TO DO.
Write the records out again exactly as they read, dropping any picture they hold.

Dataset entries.
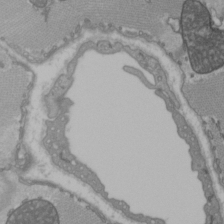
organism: C57BL Mouse
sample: Heart
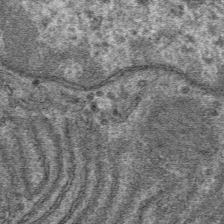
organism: Mouse
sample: Mouse hepatocytes
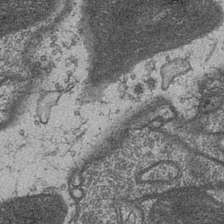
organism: Drosophila
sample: Optic medulla
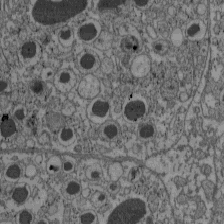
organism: C57BL Mouse
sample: Pancreatic islet
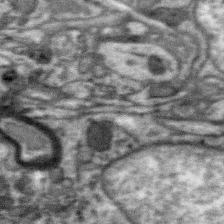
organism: Zebra finch
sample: Brain
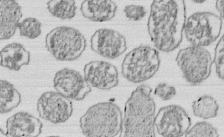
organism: E. coli
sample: Bacterial nucleoid
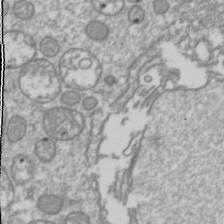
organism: Drosophila
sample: Cell division; meiosis; drosophila spermatocytes
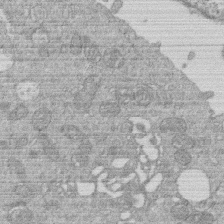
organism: Human
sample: Macrophage cells
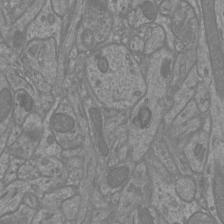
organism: Mouse
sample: Cortical neurons
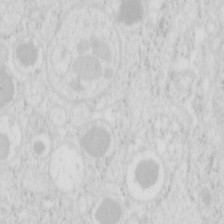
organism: Mouse
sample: Pancreas
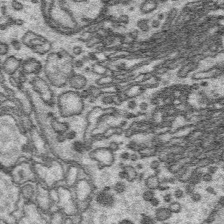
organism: Platynereis dumerilii
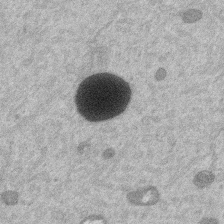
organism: Mouse
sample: Dividing mouse embryo 1 cell stage
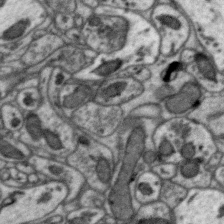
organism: Zebra finch
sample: Brain
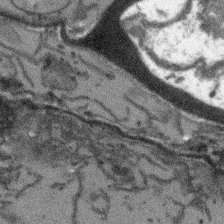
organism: Arabidopsis thaliana
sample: Root tip
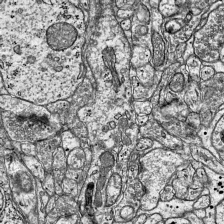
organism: Mouse
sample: Visual Cortex
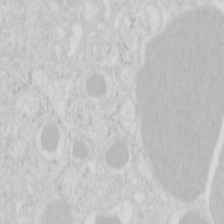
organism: Mouse
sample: Pancreas
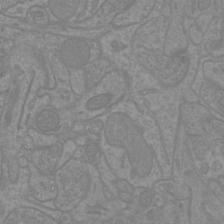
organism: Mouse
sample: Cortical neurons
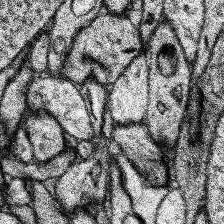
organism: Human
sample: Temporal Lobe
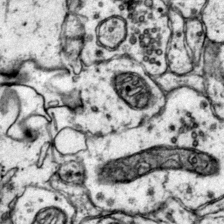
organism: Mouse
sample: Primary visual cortex
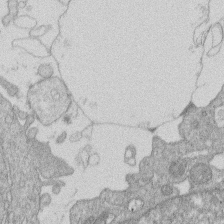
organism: Human
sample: Macrophage cells
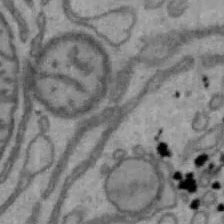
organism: Mouse
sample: Liver
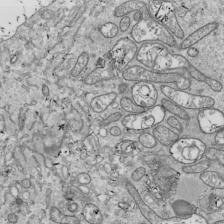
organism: Drosophila
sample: Cell division; meiosis; drosophila spermatocytes
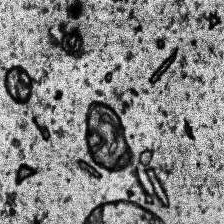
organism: Human
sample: Temporal Lobe
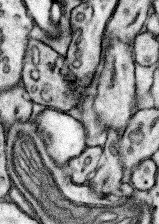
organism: Mouse
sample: Somatosensory cortex neuropil
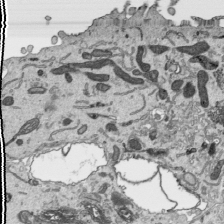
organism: Human
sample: Mitochondria in HCT116 cells
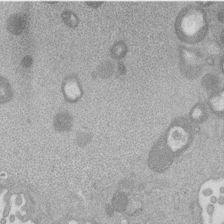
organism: Mouse
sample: Dividing mouse embryo 1 cell stage
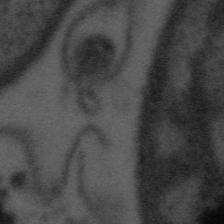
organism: Tuwongella immobilis
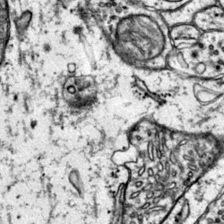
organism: Mouse
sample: Primary visual cortex
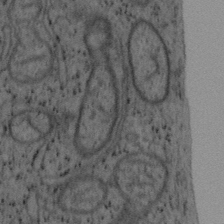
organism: Human
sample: HeLa cells
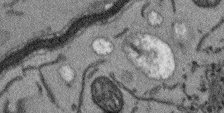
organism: Arabidopsis thaliana
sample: Root tip
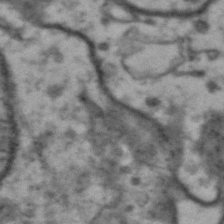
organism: Drosophila
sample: Brain
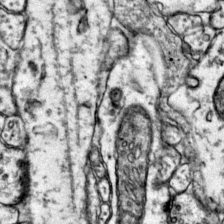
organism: Mouse
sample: Primary visual cortex
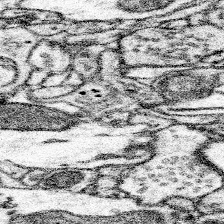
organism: Mouse
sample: Somatosensory cortex neuropil
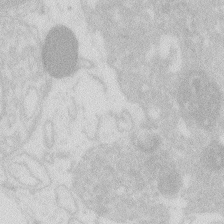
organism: Zebrafish
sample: Macrophage
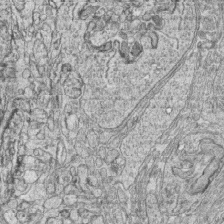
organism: Zebrafish
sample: synaptic ribbons in rod cells and cone cells
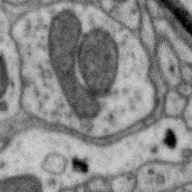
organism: Zebra finch
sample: Brain
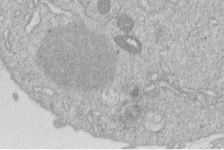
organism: Human
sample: Macrophage cells
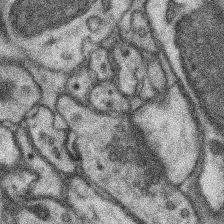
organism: Mouse
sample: Somatosensory cortex neuropil
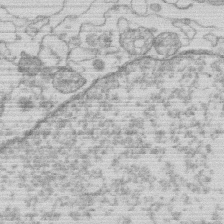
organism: Human
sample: Macrophage cells
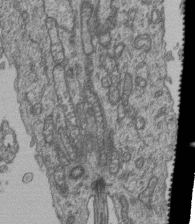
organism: Human
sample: Retinal organoid Rod and Cone cells
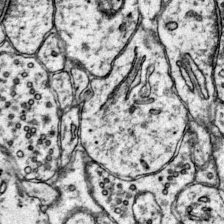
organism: Mouse
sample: Primary visual cortex
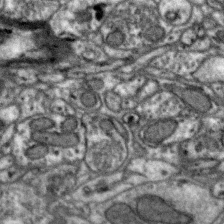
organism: Zebra finch
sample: Brain
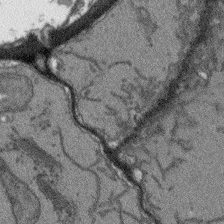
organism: Arabidopsis thaliana
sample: Root tip
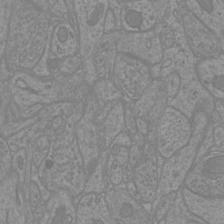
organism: Mouse
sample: Cortical neurons
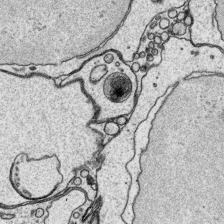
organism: Platynereis dumerilii
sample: Parapodia
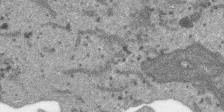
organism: Human
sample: Lung epithelial cells infected with SARS-CoV-2
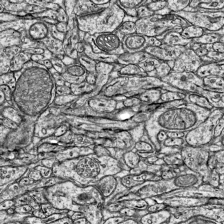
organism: Mouse
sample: Visual Cortex
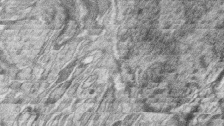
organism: Zebrafish
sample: synaptic ribbons in rod cells and cone cells
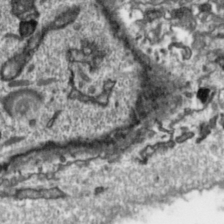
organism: Toxoplasma gondii
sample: Parasites in a vacuole inside a host cell
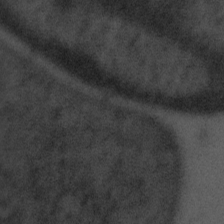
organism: Tuwongella immobilis
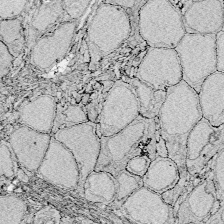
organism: Zebrafish
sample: Whole-Brain
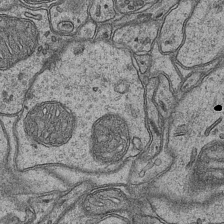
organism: Mouse
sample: CA1 Hippocampus
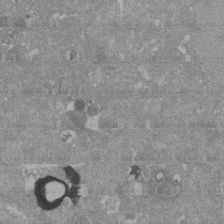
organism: Mouse
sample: ED-1 cell nuclei; centrioles
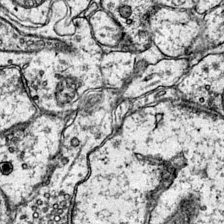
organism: Mouse
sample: Primary visual cortex
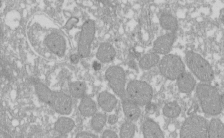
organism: Xenopus
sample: Cilia; centrioles in frog embryo cells
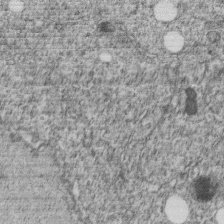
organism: C. elegans
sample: C. elegans embryo early stage
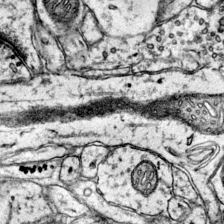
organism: Mouse
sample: Primary visual cortex
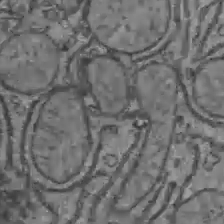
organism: C57BL Mouse
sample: Liver
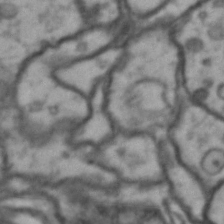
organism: Drosophila
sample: Brain
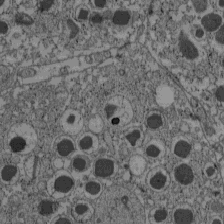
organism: C57BL Mouse
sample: Pancreatic islet
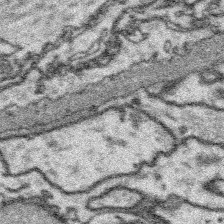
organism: Platynereis dumerilii
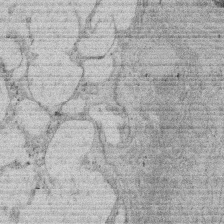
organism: Rat
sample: Salivary granule

SOLUTION FOR THIS PROBLEM.
organism: C57BL Mouse
sample: Heart
organism: Mouse
sample: Mouse hepatocytes
organism: Drosophila
sample: Optic medulla
organism: C57BL Mouse
sample: Pancreatic islet
organism: Zebra finch
sample: Brain
organism: E. coli
sample: Bacterial nucleoid
organism: Drosophila
sample: Cell division; meiosis; drosophila spermatocytes
organism: Human
sample: Macrophage cells
organism: Mouse
sample: Cortical neurons
organism: Mouse
sample: Pancreas
organism: Platynereis dumerilii
organism: Mouse
sample: Dividing mouse embryo 1 cell stage
organism: Zebra finch
sample: Brain
organism: Arabidopsis thaliana
sample: Root tip
organism: Mouse
sample: Visual Cortex
organism: Mouse
sample: Pancreas
organism: Mouse
sample: Cortical neurons
organism: Human
sample: Temporal Lobe
organism: Mouse
sample: Primary visual cortex
organism: Human
sample: Macrophage cells
organism: Mouse
sample: Liver
organism: Drosophila
sample: Cell division; meiosis; drosophila spermatocytes
organism: Human
sample: Temporal Lobe
organism: Mouse
sample: Somatosensory cortex neuropil
organism: Human
sample: Mitochondria in HCT116 cells
organism: Mouse
sample: Dividing mouse embryo 1 cell stage
organism: Tuwongella immobilis
organism: Mouse
sample: Primary visual cortex
organism: Human
sample: HeLa cells
organism: Arabidopsis thaliana
sample: Root tip
organism: Drosophila
sample: Brain
organism: Mouse
sample: Primary visual cortex
organism: Mouse
sample: Somatosensory cortex neuropil
organism: Zebrafish
sample: Macrophage
organism: Zebrafish
sample: synaptic ribbons in rod cells and cone cells
organism: Zebra finch
sample: Brain
organism: Human
sample: Macrophage cells
organism: Mouse
sample: Somatosensory cortex neuropil
organism: Human
sample: Macrophage cells
organism: Human
sample: Retinal organoid Rod and Cone cells
organism: Mouse
sample: Primary visual cortex
organism: Zebra finch
sample: Brain
organism: Arabidopsis thaliana
sample: Root tip
organism: Mouse
sample: Cortical neurons
organism: Platynereis dumerilii
sample: Parapodia
organism: Human
sample: Lung epithelial cells infected with SARS-CoV-2
organism: Mouse
sample: Visual Cortex
organism: Zebrafish
sample: synaptic ribbons in rod cells and cone cells
organism: Toxoplasma gondii
sample: Parasites in a vacuole inside a host cell
organism: Tuwongella immobilis
organism: Zebrafish
sample: Whole-Brain
organism: Mouse
sample: CA1 Hippocampus
organism: Mouse
sample: ED-1 cell nuclei; centrioles
organism: Mouse
sample: Primary visual cortex
organism: Xenopus
sample: Cilia; centrioles in frog embryo cells
organism: C. elegans
sample: C. elegans embryo early stage
organism: Mouse
sample: Primary visual cortex
organism: C57BL Mouse
sample: Liver
organism: Drosophila
sample: Brain
organism: C57BL Mouse
sample: Pancreatic islet
organism: Platynereis dumerilii
organism: Rat
sample: Salivary granule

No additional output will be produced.